Changez continues to pursue his American Dream unperturbed by the Twin Towers attacks, until he is forced into the realisation that he is now ‘other’. Passing through Customs with his colleagues on returning from a work assignment, he is singled out for a cavity search. He is spat on and his tyres let down. Plucked off the street by cops and interrogated. Even Erica begins to perceive him differently.

But it is not this rejection so much as a crisis of personal values and identity – the truth within – that calls him home to Pakistan, prompted by the sage words of a writer who is among staff he must cut during an assignment in Istanbul. Suddenly, the collateral damage he routinely wreaks in his work is personalised; suddenly, he is reconnected with the things that matter most – his home, family and cultural heritage.

All this is covered in flashbacks triggered by his recollections during an interview in a Lahore café with American journo Bobby Lincoln. It’s an awkward way to structure Changez’ story, and perhaps better suited to a novel than a film. The artifice of the structure is too noticeable in the relatively short time-frame of the movie, and the frequent switching to the past detracts from the tension of the present, rendering this thriller less thrilling than it might have been.

Really, it’s a work of ideas first, and a thriller second. But as the former, it is hamstrung by the film genre; the ideas in the mix are complex and far better suited to the novelist’s more expansive mode. Indeed, there’s a scene towards the end in which the case for humanism over extremist ideology is summed up in squirmishly flowery “literary” dialogue that is clearly authorial, relegating the character to a mouthpiece.

All in all, though, this is an ambitious, thought-provoking and timely work worth seeing, despite the migration from novel to film being less than seamless.


Review 2: Karen
The Reluctant Fundamentalist is a complex construction of evidence against dichotomy in culture that nevertheless ultimately comes down to a binary choice for the main character.

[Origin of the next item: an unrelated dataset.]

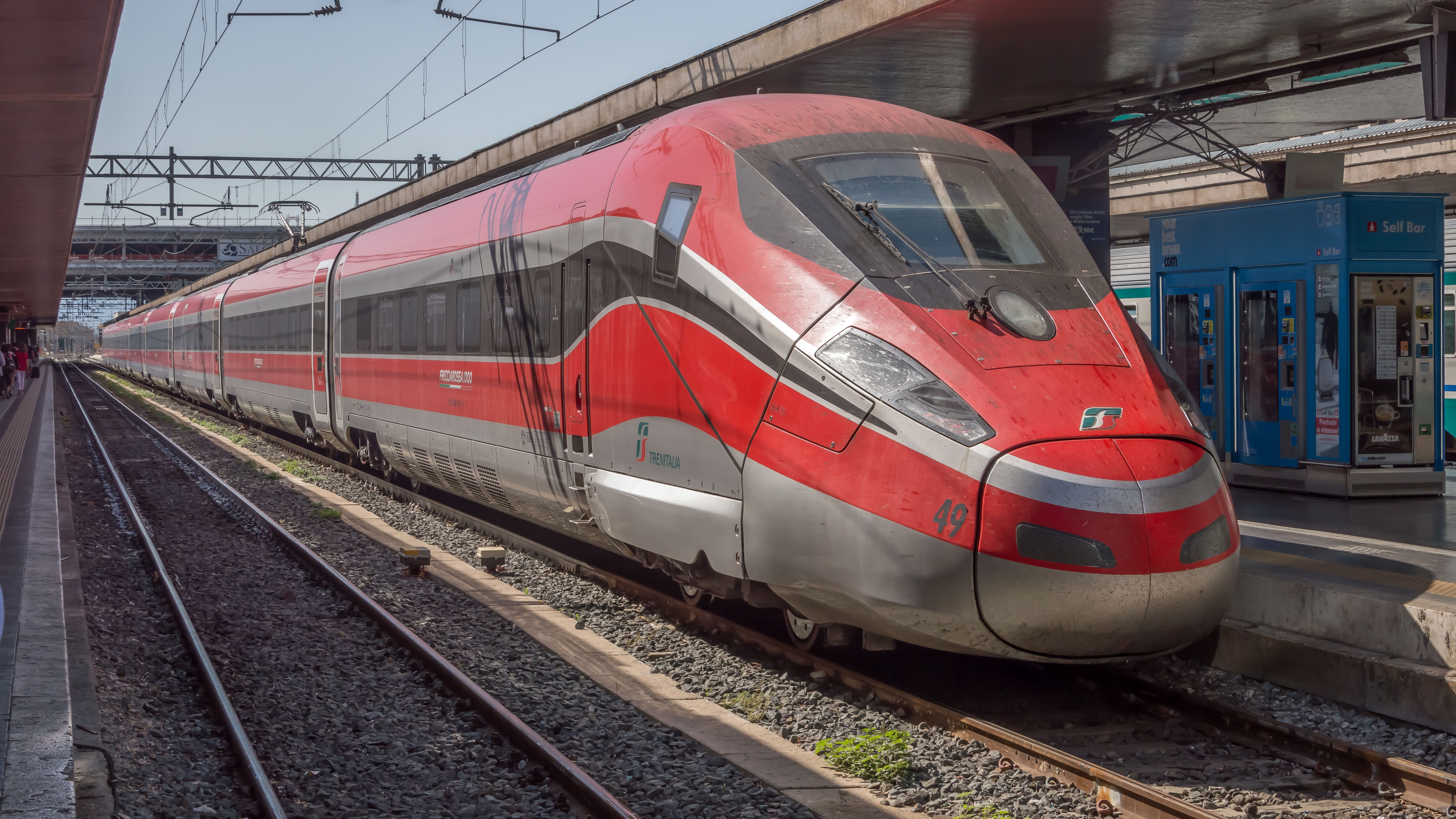 Uit een serie van 50 hogesnelheidstreinstellen gebouwd door het concortium van Bombardier Transportation en AnsaldoBreda is de Frecciarossa 1000 ontstaan. In deze treinstellen zitten basis onderdelen van de bij ons geflopte V250. Vanaf de zomer van 2015 zijn de treinstellen in dienst, met een gemiddelde dienstsnelheid van 300 km/h. Hiermee werd de reistijd tussen Milaan en Rome met 45 min verkort worden tot 2 uur en 55 min. Frecciarossa 1000 stel 49 komt in Rome Termini binnen uit Milano C Le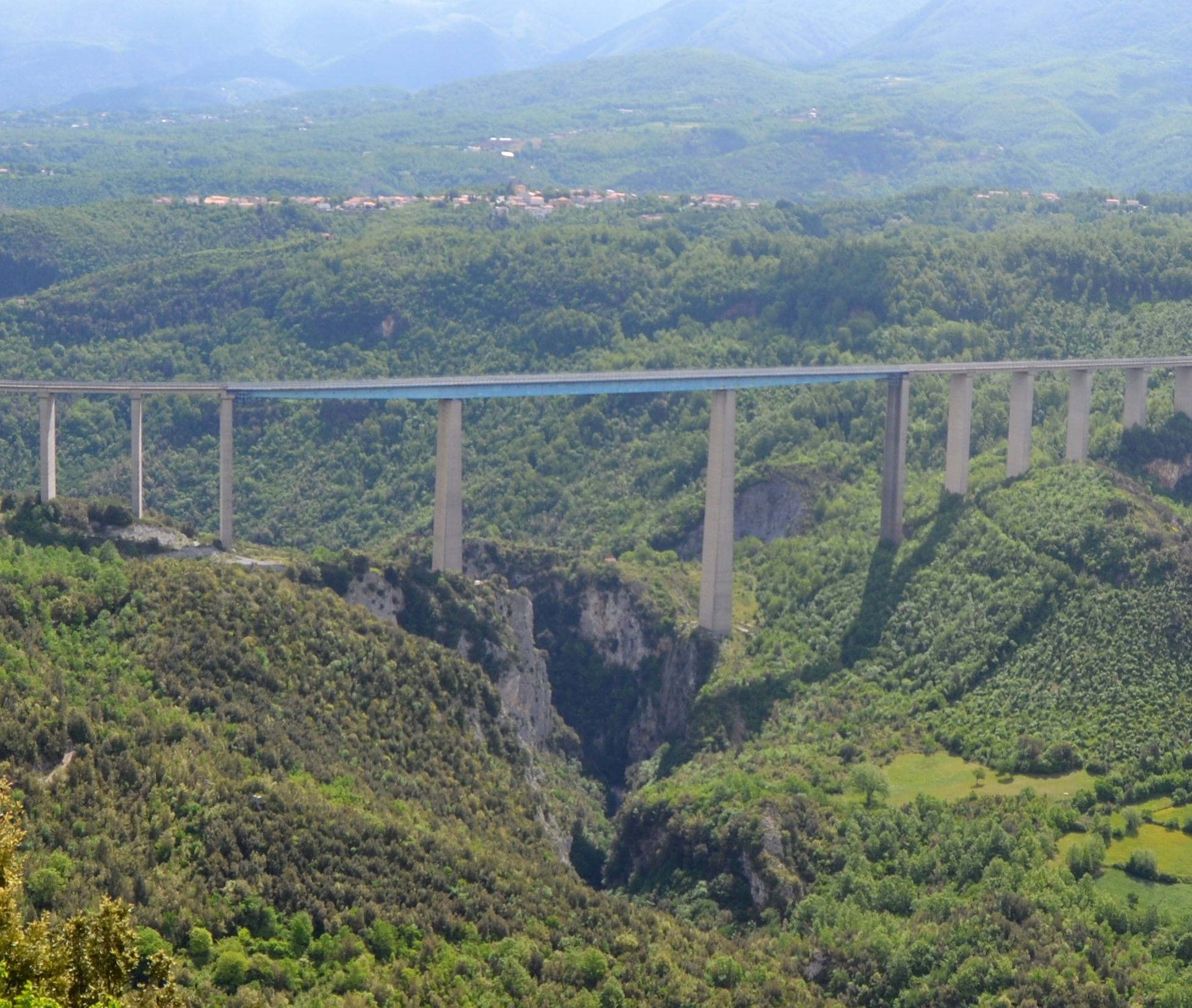 Viadotto Italia sull'autostrada A3

Changez (Riz Ahmed) is a well-educated Pakistani who runs with princes and, in the subcontinent’s sharply delineated caste system, feels the sting of comparative poverty. He goes to college in America where his drive to succeed aligns perfectly with the American national psyche. Changez is the narrator of the story, which we learn through the many filters of his own words, time, and whatever cultural baggage we bring.

There’s an implied further filter, that of the character Bobby (Liev Schreiber), a journalist to whom Changez is telling his story, and who eventually records it; we can imagine that this tale is the novel by Mohsin Hamid that was made into a screenplay by Hamid, Ami Boghani, William Wheeler and Rutvik Oza and then filmed by director Mira Nair. Okay, I know you understand the process by which stories are turned into scripts and films are made, but it has a particular resonance in this film where themes of cultural identity, values, self perception and representation are central.

Values are particularly important. It’s no accident that the high-flying company that Changez is recruited to turns its dollar by “valuing” other companies. Changez proves his worth time and again with brilliant analysis and ruthless recommendations to strip staff and maximise profits; his mentor grooms him for a partnership.

He’s living the American dream, but Changez is actually opaque to his American colleagues. They struggle with pronouncing his name, but he’s a clean-shaven, alcohol-sipping, non-observant Muslim. He even has an American girlfriend, Erica (Kate Hudson); she, however, cannot commit to him because she is grieving for a lost love. This storyline must be read as metaphor – because otherwise it is meaningless peripheral trivia – but I found it obtuse and unsatisfactory.

Things change for Changez with 9/11 – though not in an instant: his reaction to it, which he explains to Bobby, shows that he must have been feeling some inklings of disillusionment with the US system. Previously able to get by unnoticed in America, he is now subjected to abuse and indignities. There are further catalysts, including a visit home for a wedding. Changez grows his beard, and although advised to lose it in order to fit the image of the aspiring partner, he keeps it.

The final straw comes in Turkey, when he’s required to liquidate entirely an unprofitable publishing company that has previously produced a translation of his father’s poetry. Here in Istanbul he visits a mosque, and wanders about on rooftops, considering his life choices.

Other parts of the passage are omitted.